Extra-branchial ionocytes first appeared in the yolk sac and trunk (i.e. the skin covering the main body compartment) at 2 dpf in A. polyacanthus but at 1 dpf in A. melanopus (Fig. 4). In A. polyacanthus, a significant interaction was detected between ionocyte density and age and location (LME, F7,89=3.5765, P=0.002; Table S3). Ionocyte density increased significantly in the trunk of A. polyacanthus embryos at 4–5 dpf (an increase of 500%; Fig. 5A; Table S4), after which (i.e. 6–9 dpf), ionocyte density decreased back to similar levels to those estimated at 2–3 dpf (Fig. 5A; Table S4). Ionocyte density in the yolk sac remained similar across development (Figs 4A and 5A; Table S3). In A. melanopus, no significant changes in ionocyte density in either tissue were found over increasing embryonic age (Fig. 5B; Table S3). However, ionocyte size changed significantly in both locations (LME, F5,810=2.525, P=0.028; Table S3), decreasing by 60% and 67% in the trunk and yolk sac of A. melanopus with increasing age (LME, P≤0.05; Fig. 6B; Table S5). Similarly, in A. polyacanthus, ionocyte size in the yolk sac decreased with increasing age (∼60% decrease; LME, P≤0.05), although ionocytes at 9 dpf were not significantly different in size from those at 5 and 6 dpf (Fig. 6A; Table S5). Along the trunk of A. polyacanthus, ionocyte size changed with age (LME, P≤0.05); however, the trend was not the same as it was in other tissues (Fig. 6A; Table S5).

Fig. 4.

Appearance of ionocytes along the skin, yolk sac and branchial regions throughout embryonic development. Ionocytes were labelled using anti-Na+,K+-ATPase antibody (green). In the branchial micrographs of A. polyacanthus (A), 4 and 5 dpf represent a grade between (0) absent and (1) sparse, where ionocytes are visible in some filaments but not all; 6 dpf was graded as (1) sparse; 7 dpf was graded as (2) moderately dense; and 8–9 dpf was graded as (3) highly dense, where filament tissue appears to be completely covered in ionocytes.
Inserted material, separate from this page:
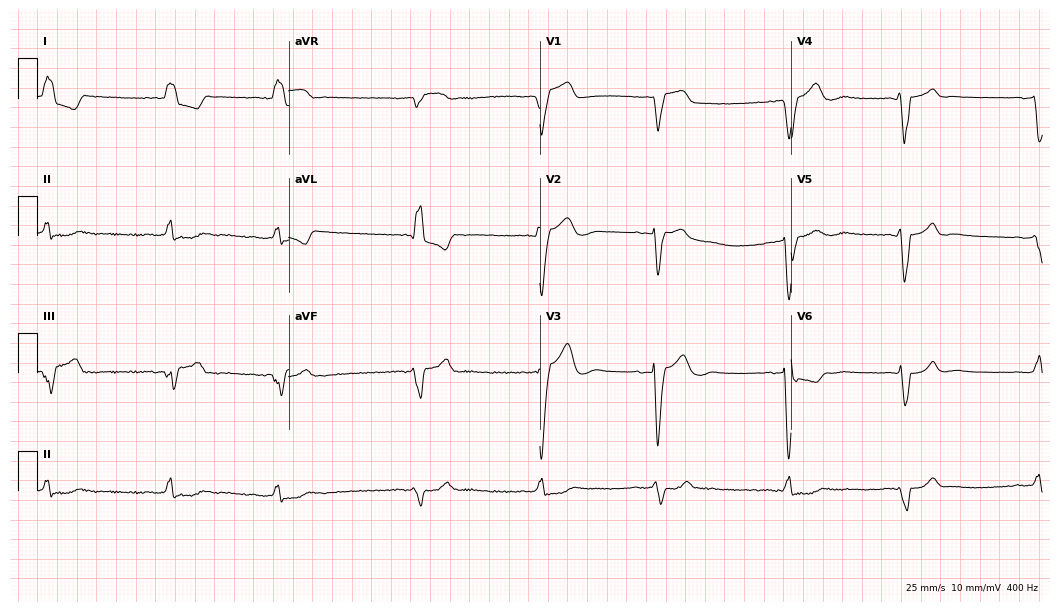
12-lead ECG from an 84-year-old female patient. Findings include left bundle branch block (LBBB), atrial fibrillation (AF).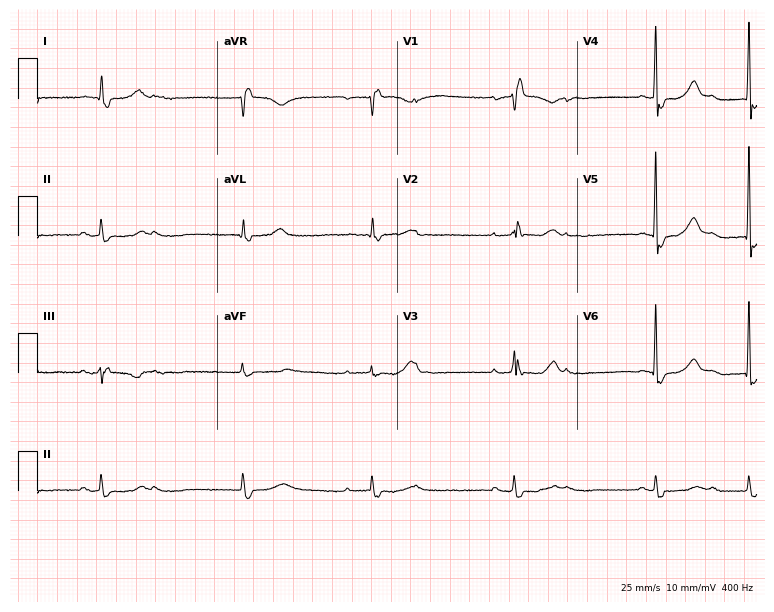
Standard 12-lead ECG recorded from a woman, 78 years old. The tracing shows right bundle branch block, atrial fibrillation.

In the branchial micrographs of A. melanopus (B), 4 dpf was graded as (1) sparse; 5 dpf was graded as (2) moderately dense; and 6 dpf was graded as (3) highly dense. A, arches; F, filament; L, lamellae. n=6.

Fig. 4.

Appearance of ionocytes along the skin, yolk sac and branchial regions throughout embryonic development. Ionocytes were labelled using anti-Na+,K+-ATPase antibody (green). In the branchial micrographs of A. polyacanthus (A), 4 and 5 dpf represent a grade between (0) absent and (1) sparse, where ionocytes are visible in some filaments but not all; 6 dpf was graded as (1) sparse; 7 dpf was graded as (2) moderately dense; and 8–9 dpf was graded as (3) highly dense, where filament tissue appears to be completely covered in ionocytes. In the branchial micrographs of A. melanopus (B), 4 dpf was graded as (1) sparse; 5 dpf was graded as (2) moderately dense; and 6 dpf was graded as (3) highly dense. A, arches; F, filament; L, lamellae. n=6.

Fig. 5.

Changes in ionocyte density across age in the trunk and yolk sac. (A) Acanthochromis polyacanthus and (B) A. melanopus. All data are means±s.e.m.; n=6 per age.

Fig. 5.

Changes in ionocyte density across age in the trunk and yolk sac. (A) Acanthochromis polyacanthus and (B) A. melanopus. All data are means±s.e.m.; n=6 per age.

Fig. 6.

Frequency histogram showing changes in ionocyte size with age in the trunk and yolk sac. (A) Acanthochromis polyacanthus and (B) A. melanopus. Arrowheads indicate mean cell size of ionocytes at each location. n=6.

Fig. 6.

Frequency histogram showing changes in ionocyte size with age in the trunk and yolk sac. (A) Acanthochromis polyacanthus and (B) A. melanopus. Arrowheads indicate mean cell size of ionocytes at each location. n=6.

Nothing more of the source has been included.